In 1889 Edison substituted the tin-covered cardboard for another of solid wax.
This system was marketed for several years until the appearance of a new gadget:
The gramophone.

In 1887 Berliner had patented a new recording system which was called the gramophone.
The recording was made with a chemical process on a flat disk which spun around
via a spring mechanism. A needle transmitted vibrations to a diaphragm which transformed
them into sound. Basically the record was produced on a slate composite. The quality
of recordings improved after the twenties with the introduction of a new kind
of electronic recording which picked the sound up from microphones and amplification.
This system lasted from 1898 - 1900 until the beginning of the fifties when
microgrooves appeared. This type of recording was made on a disk of vinyl resin
and had the advantage of increasing the length of the recording (from 4 to 25
or 30 minutes), and eliminating the annoying scratching sound of the needle's
drag across the slate disks. The first microgroove record was presented at Columbia
in 1948 (although in Spain slate records were not abandoned until 1957). These
recordings lasted until the introduction of CD's and digital technology.
Old flamenco recordings
When sound systems appeared, attention was focused mainly on recording the
human voice more than music, particularly collections of popular verses from different
parts of the world, and the so-called word archives. If slate recordings were
fundamental for the study and investigation of the universal musical heritage,
it became absolutely necessary for the conservation of that music which, like
flamenco, was constantly submitted to the influence of personal styles, the inspiration
of the moment and the impossibility of applying traditional musical notation.

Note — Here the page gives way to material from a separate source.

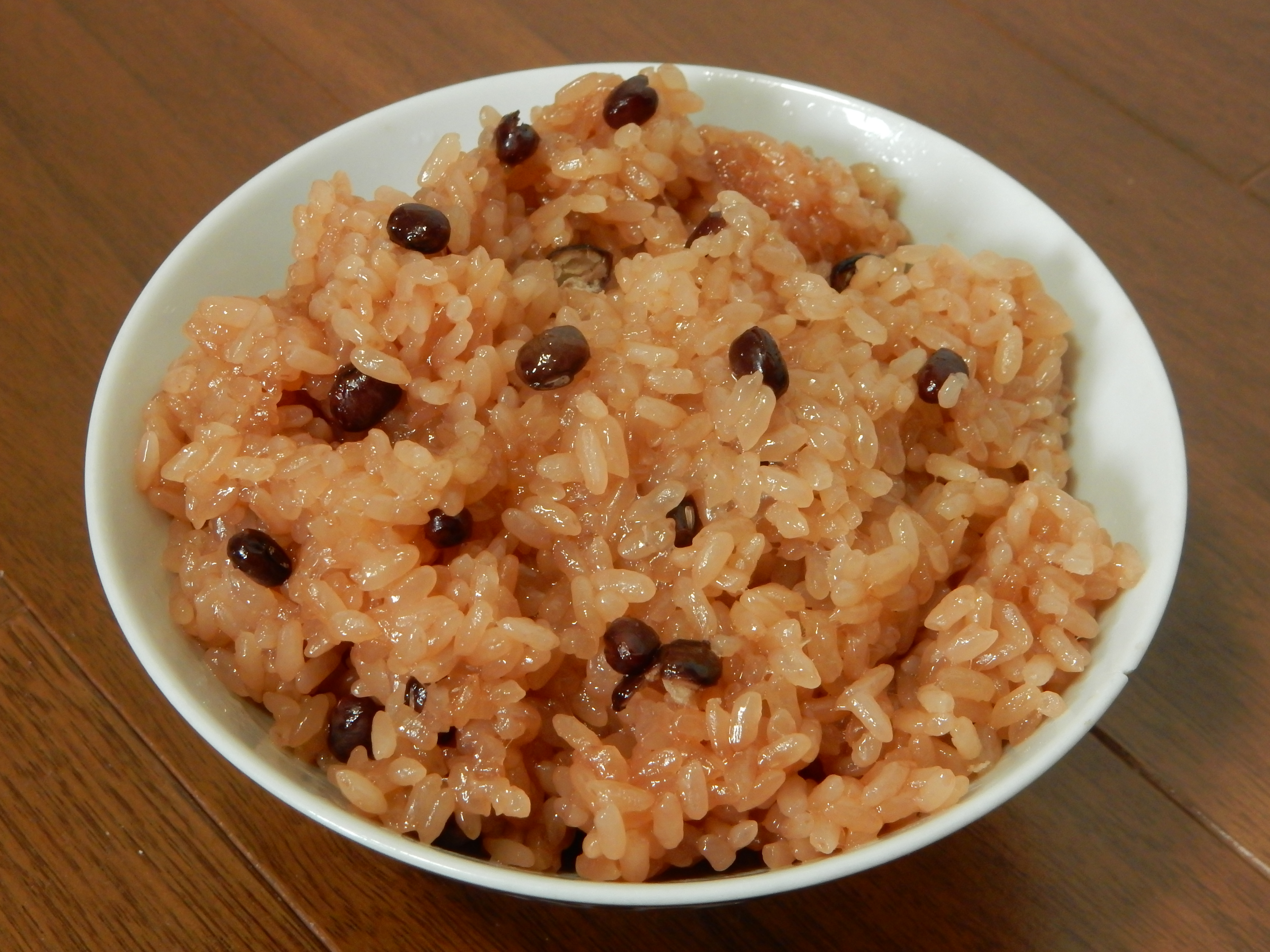 赤飯

The impact of 78 r.p.m. recordings was even more important in the case of flamenco
where there were artists who did not have an artistic career geared to a large
audience, but rather limited their interpretations to informal gatherings or private
fiestas. The best-kown example is that of Tomás Pavón regarded as
the person who rescued and transmitted the ancient cantes of Triana (martinetes,
seguiriyas and toná grande), and who brought back cantes such as the debla,
which had been forgotten by that time. But Tomás Pavón never got
up on a stage and limited himself to small gatherings. Nevertheless he left ten
slate recordings which comprise a miniature enciclopedia of flamenco cante. His
own sister La Niña de los Peines represents the opposite extreme and managed
to record nearly four-hundred cantes. On June 9th, 1997 the Junta de Andalucía
declared Pastora Pavón's recordings to be a National Cultural Treasure
establishing the prohibition against taking them out of the country, obliging
their owners to guard and protect the records, and formalizing the right of the
Andalusian government to appropriate them.

The phonograph companies which set up business in Spain were all from abroad:
La Voz de Su Amo, Gramophone, Pathé (all French), and Odeón (German).

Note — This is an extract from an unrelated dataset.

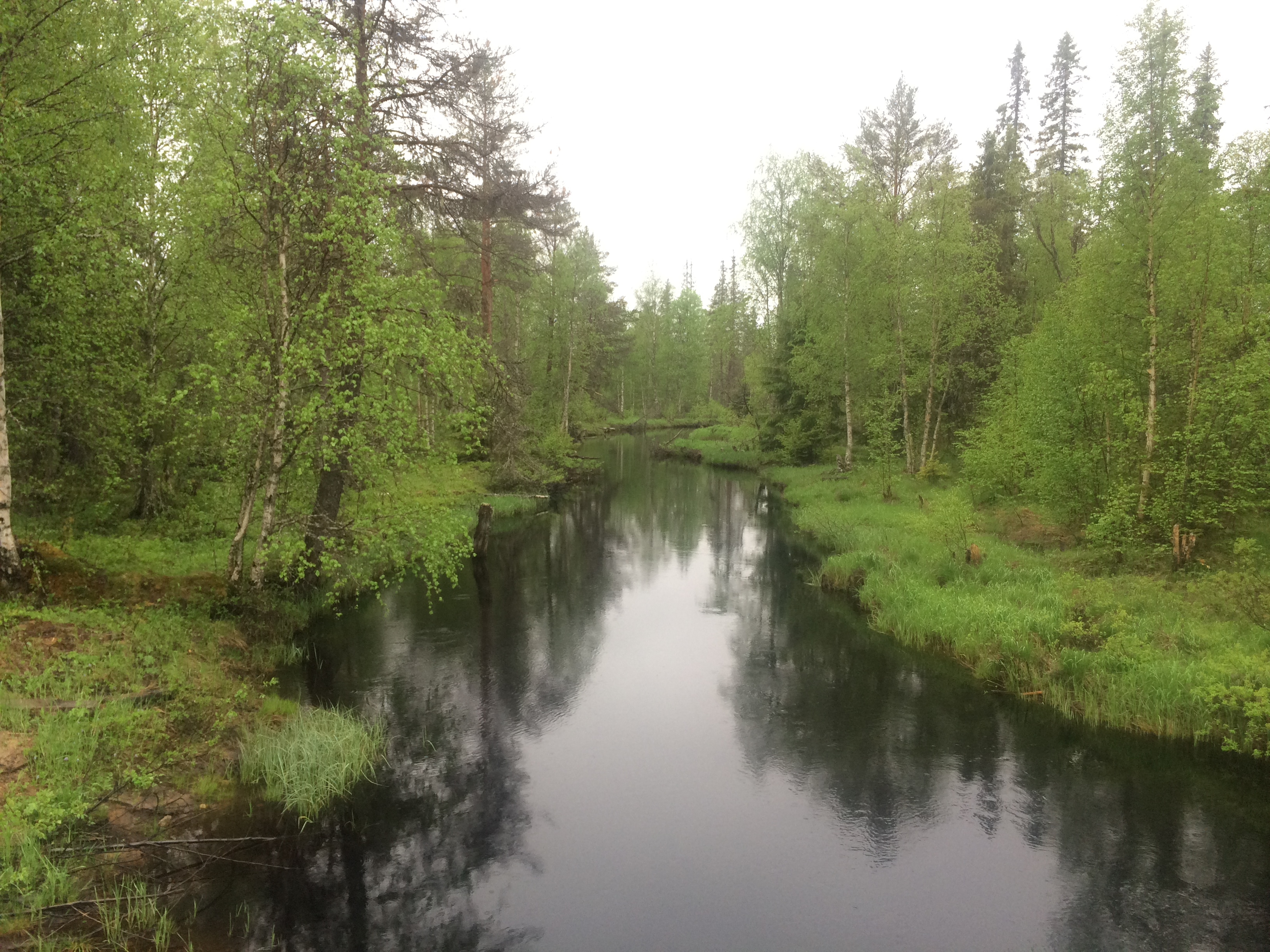 река Конди

But in spite of their foreign origins, they all granted a fundamental place in
their catalogues to flamenco recordings. From the first recordings which were
purely informative, cante flamenco was already introduced. Blas Vega states that
the first public demonstration of how a phonograph worked took place in Cádiz
at the Santa Cecilia School and it included a malagueña sung by María
Monte, and malagueñas, tangos, and serranas sung by María Payans.

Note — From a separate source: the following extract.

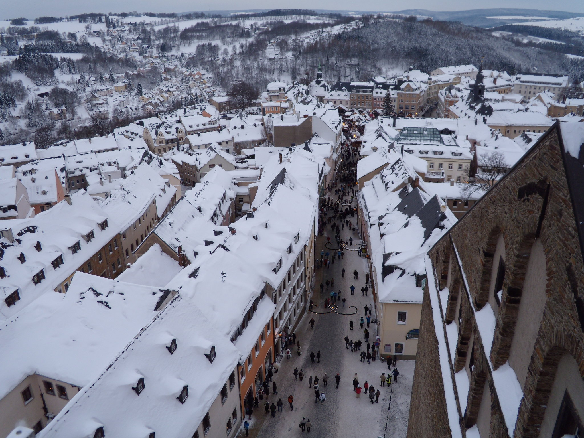 Blick auf Annaberg-Buchholz

There are references to quite a few singers who made wax recordings: Cagancho,
Chacón, Niño de Cabra, Paca Aguilera, Revuelta, Juan Breva, Paco
el de Montilla or El Mochuelo.
Nevertheless the extreme fragility of the cylinders has caused many of them
to disappear over the years.
As far as slate recordings, it could be said that nearly all the flamenco artists
of the era made at least one record. In the catalogue of slate records at the
Centro Andaluz de Flamenco there are nearly three-hundred different artists.
Various studies count around three thousand flamenco recordings on slate. Some
catalogues of these records can be found in the following works:
- Guía del Flamenco by Arcadio de Larrea
- Diccionario Enciclopédico Ilustrado del Flamenco by José Blas
Vega and Manuel Ríos Ruiz
- Candil Magazine (Manuel Yerga Lancharro)
- Catalogue of 78 r.p.m. recordings of the National Library (1988)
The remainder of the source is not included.